Corporate innovation, q-theory of investment, behavioral finance
Using Patent Capital to Estimate Tobin's q
I construct a new proxy for Tobin's q that incorporates the replacement cost of patent capital. This proxy, which I call patent q, explains up to 62% more variation in investment than other proxies for q. Furthermore, investment is more sensitive to patent q than to other proxies for q. Although investment is predicted more accurately by, and is more sensitive to, patent q, controlling for patent q leads to relatively higher, not lower, cash flow coefficients. All results are stronger in subsamples with more patent capital. Overall, patent q strengthens the historically weak investment-q relation.
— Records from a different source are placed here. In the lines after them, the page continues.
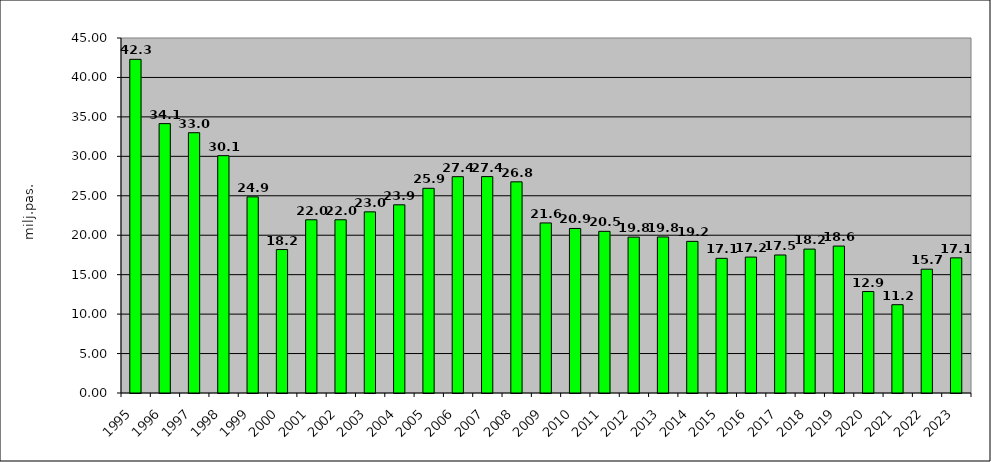
| Category | Series 0 |
|---|---|
| 1995.0 | 42.296 |
| 1996.0 | 34.147 |
| 1997.0 | 32.995 |
| 1998.0 | 30.084 |
| 1999.0 | 24.861 |
| 2000.0 | 18.184 |
| 2001.0 | 21.959 |
| 2002.0 | 21.959 |
| 2003.0 | 22.96 |
| 2004.0 | 23.855 |
| 2005.0 | 25.948 |
| 2006.0 | 27.421 |
| 2007.0 | 27.43 |
| 2008.0 | 26.767 |
| 2009.0 | 21.556 |
| 2010.0 | 20.857 |
| 2011.0 | 20.492 |
| 2012.0 | 19.757 |
| 2013.0 | 19.78 |
| 2014.0 | 19.222 |
| 2015.0 | 17.07 |
| 2016.0 | 17.228 |
| 2017.0 | 17.493 |
| 2018.0 | 18.241 |
| 2019.0 | 18.624 |
| 2020.0 | 12.862 |
| 2021.0 | 11.193 |
| 2022.0 | 15.695 |
| 2023.0 | 17.132 |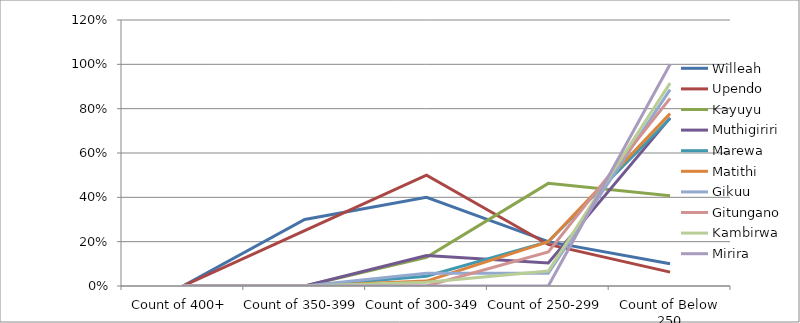
| Category | Willeah | Upendo | Kayuyu | Muthigiriri | Marewa | Matithi | Gikuu | Gitungano | Kambirwa | Mirira |
|---|---|---|---|---|---|---|---|---|---|---|
| Count of 400+ | 0 | 0 | 0 | 0 | 0 | 0 | 0 | 0 | 0 | 0 |
| Count of 350-399 | 0.3 | 0.25 | 0 | 0 | 0 | 0 | 0 | 0 | 0 | 0 |
| Count of 300-349 | 0.4 | 0.5 | 0.13 | 0.138 | 0.044 | 0.022 | 0.057 | 0 | 0.017 | 0 |
| Count of 250-299 | 0.2 | 0.188 | 0.463 | 0.103 | 0.2 | 0.2 | 0.057 | 0.154 | 0.068 | 0 |
| Count of Below 250 | 0.1 | 0.062 | 0.407 | 0.759 | 0.756 | 0.778 | 0.886 | 0.846 | 0.915 | 1 |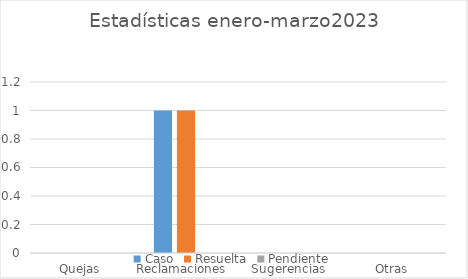
| Category | Caso | Resuelta | Pendiente |
|---|---|---|---|
| Quejas | 0 | 0 | 0 |
| Reclamaciones  | 1 | 1 | 0 |
| Sugerencias | 0 | 0 | 0 |
| Otras | 0 | 0 | 0 |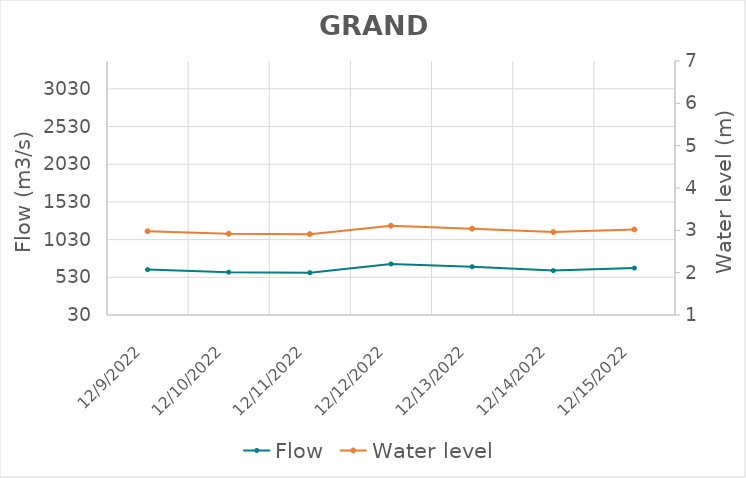
| Category | Flow |
|---|---|
| 4/26/22 | 3205.71 |
| 4/25/22 | 3076.9 |
| 4/24/22 | 3022.48 |
| 4/23/22 | 2956.02 |
| 4/22/22 | 2862.73 |
| 4/21/22 | 2621.07 |
| 4/20/22 | 2679.31 |

Small Innovators: No Risk, No Return (with Noah Stoffman and M. Deniz Yavuz)
We show that the disclosure of patent grants by small, innovative firms is associated with higher long-term returns. We provide robust evidence that this relation is driven by risk, not underpricing. Our results are consistent with small innovators being risky due to their reliance on external parties for commercializing their patents. Specifically, we find that the returns of small innovators increase with financial constraints and reliance on strategic alliances. The higher cost of equity among small innovators has implications for their investment, growth, and capital structure decisions.
Price-Path Convexity, Extrapolation, and Short-Horizon Return Predictability (with Zhi Da and Huseyin Gulen)
The curvature of intramonth stock price paths, which is distinct from cumulative return over the same period, contains significant additional return predictive power. In the cross section, stocks with the least convex price paths subsequently outperform stocks with the most convex price paths. This effect ranges from 1.34% to 1.53% per month and is not driven by small stocks, the bid-ask bounce, or other short-term return predictors. We find similar results in different time periods, in non-US G7 countries, and even at the aggregate market level. We argue that price-path convexity uniquely captures investor over-extrapolation of recent price changes. Therefore, our results provide broad evidence that extrapolative expectations are an important contributor to short-horizon return predictability.